All good things must come to an end and so I returned home in April, briefly, before going off on a twoweek holiday to London, Scotland and Paris. This trip took 10 years to materialis­e, partly because I never really planned for it. It was finally decided on a whim just two months prior to my travel date and it was quite an adventure.

I kept a punishing pace personally and profession­ally throughout the second and third quarter of the year until everything came to a screeching halt at the end of September. A nagging pain for a week which I dismissed as muscle soreness due to continuous exercise turned out to be something far more serious that required immediate surgery. I couldn’t comprehend what was going on and was in no way prepared for it.

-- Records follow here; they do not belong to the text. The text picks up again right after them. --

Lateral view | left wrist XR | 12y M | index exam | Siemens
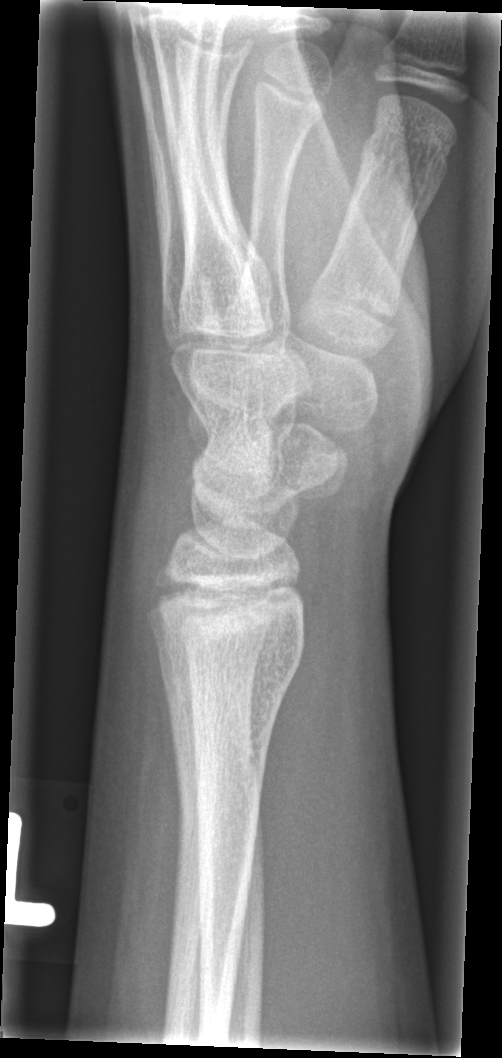
No fracture labeled.
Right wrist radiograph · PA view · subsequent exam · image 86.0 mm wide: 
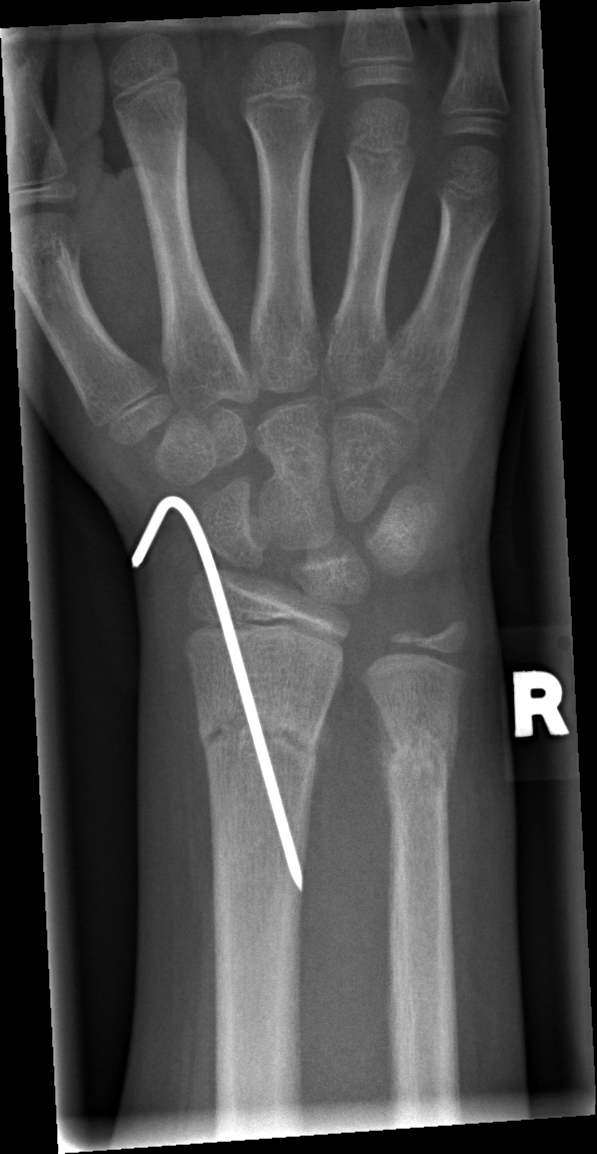
• Bounding boxes in image-pixel xyxy.
• Reduced bone mineral density.
• AO/OTA classification: 23-M/3.1.
• Fx identified at [x1=194, y1=700, x2=329, y2=775] [x1=374, y1=719, x2=460, y2=800].
• One metallic hardware at [x1=132, y1=496, x2=303, y2=892].
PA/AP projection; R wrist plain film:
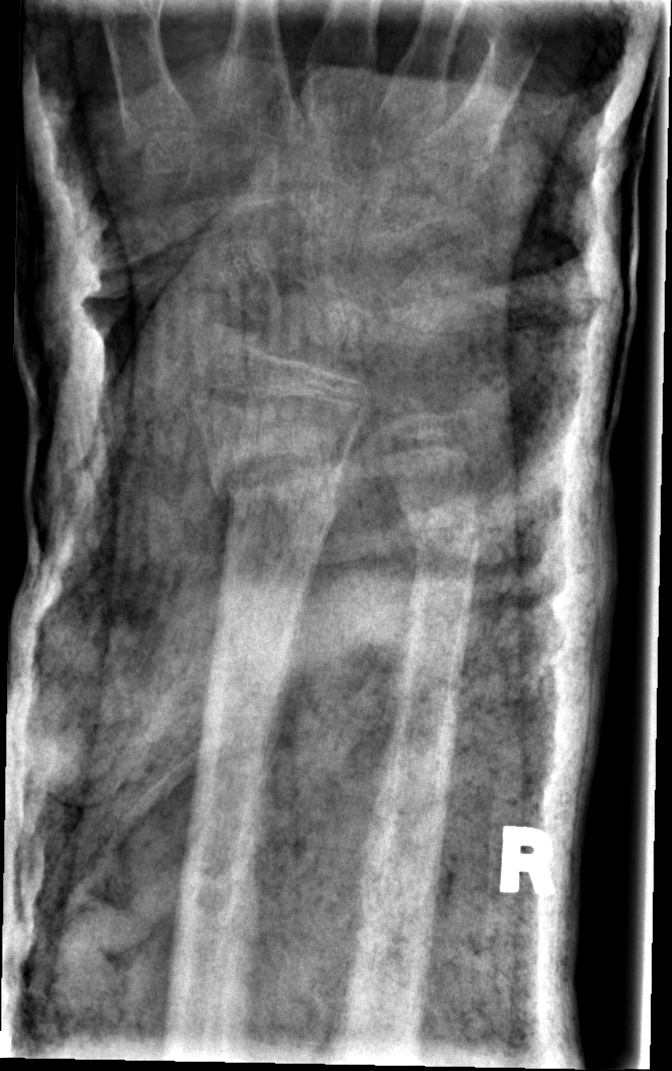

Bone fractures — (left=211, top=439, right=337, bottom=530), (left=396, top=490, right=486, bottom=572).

Like any other human being, I asked, “Why did this happen to me?” One of the doctors said, “Bad luck.” Another experience­d surgeon tried to lighten things up by saying, “You hit the jackpot!”

Someone else remarked, “Karma.” Needless to say, none of those answers helped me fix the situation. Post-surgery, I was out of action for six weeks. I was angry and down the first few weeks. I still couldn’t understand why this had happened to me. I exercised regularly, watched my diet and, at the risk of sounding holier than thou, bore no ill will towards others.

“So, why did I have to go through this?”

That’s when a dear friend pointed out that I will never get a satisfacto­ry answer. Knowing why will not help me. Instead I needed to focus on my recovery and prevent a recurrence if possible.

She told me to channel my energy into writing, something I loved and had over the years neglected due to various reasons. I didn’t have to publish my private thoughts. “Just focus on regaining your positivity,” she further added. As difficult as it was, I went back to writing and reading, another favourite pastime of mine which was forgotten when work and life got the better of my time.

With nothing but time on my hands I found therapy in writing. I revived my blog and it helped me focus on good thoughts and positivity. Of course, it was never a bed of roses every day. Some days were harder than others but I kept trying. Friends kept in touch with me and constantly motivated me to overcome this situation. I was and still am a work in progress. But I found again my passion which brought me satisfacti­on.

Lesson #4: Asking “why me?” doesn’t help. Instead focus on how you can overcome the situation.

And the recovery continues into the new year. It has been a bitterswee­t year with as many highs as lows but, through it all, I learned the most important lesson: I was fortunate enough to have had the support of family and friends. There was always a listening ear and a shoulder to cry on.

There is no problem insurmount­able if you set your mind to it. You are only beaten when you give up.